César à propos de son Centaure :

"L'oeuvre se devait d'être sans artifice mais avec des courbes gracieuses, souples et légères. Mon Centaure se voulait abstrait mais vivant, harmonieux mais sobre, la démarche lourde mais silencieuse, serein mais énigmatique, magique mais réaliste. Les formes doivent être claires, aérées, raffinées. 

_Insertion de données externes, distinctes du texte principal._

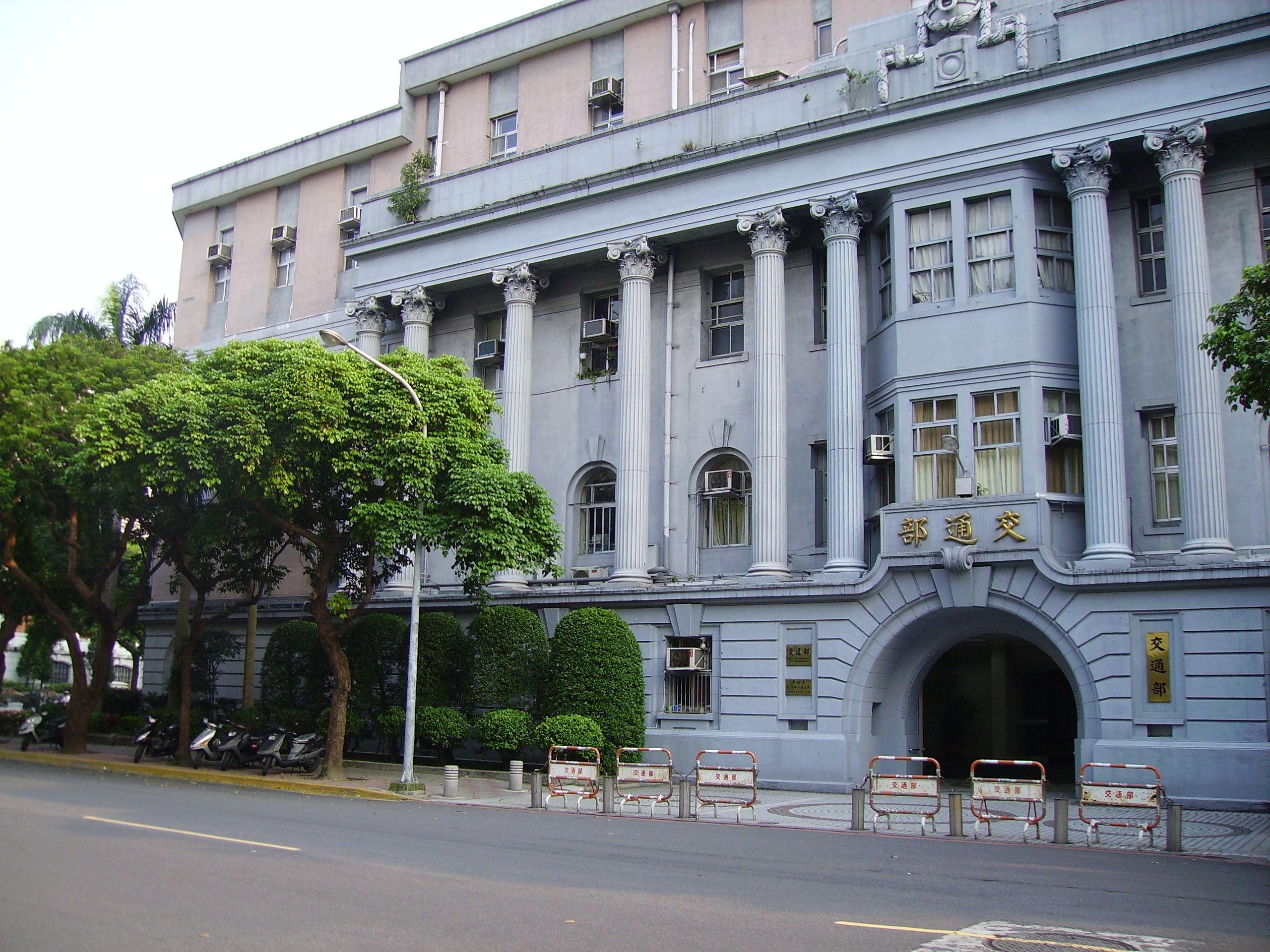 中文（台灣）: 原臺灣總督府交通局遞信部，拍攝時是中華民國交通部本部所在地，2010年4月29日起為國史館本部所在地。

S'il faut synthétiser certaines formes, je ne dois pas pour autant trahir les caractéristiques de l'animal : il doit être majestueux, puissant, à la pose constante et d'une grande présence. Les différentes parties du corps, avec leurs lignes en spirales ne sont ni symétriques ni régulières : elles présentent des plans discontinus qui s'articulent en un tout, dégageant une grande énergie. J'ai toujours été scrupuleux dans la transcription de l'anatomie. C'est là que l'on reconnait un grand sculpteur. Ma sculpture respecte les proportions su sculpteur athénien Polyclète."

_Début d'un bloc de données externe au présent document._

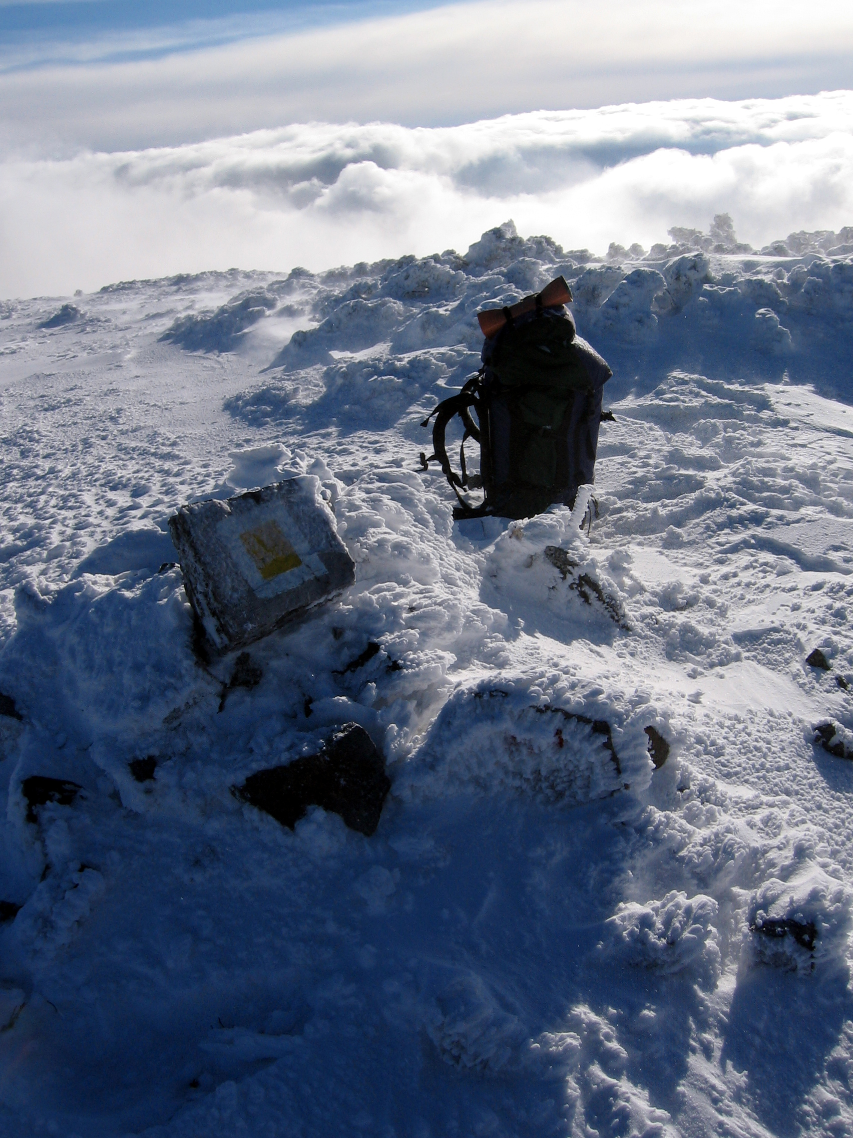 З'єднувальний маршрут с. Осмолода ― г. Молода

“Le Centaure est le résultat abouti mais douloureux d'un long processus qui m'a valu bien des hésitations et des remises en questions. J'ai voulu aussi à travers ce monument faire passer mes émotions et mes sentiments, mes doutes, mes certitudes et aussi ma solitude alors que j'arrivais à l'automne de ma vie. Combien de fois j'ai du prendre la ”bonne distance" pour m'échapper de moi-même, me perdre de vue et revenir avec une nouvelle vision ; au total j'ai mis trois ans à faire et à défaire toutes les parties du Centaure. A travers cette sculpture, j'ai cherché à atteindre la perfection comme une sorte d'immortalité. C'est mon oeuvre fétiche dont je garde près de mon lit un modèle en bronze comme fidèle compagnon qui partage les moments les plus intimes de sa vie."

Propos de César repris dans Jean-Charles Hachet, César ou la métamorphose d'un grand art, Editions Varia, Paris, 1989.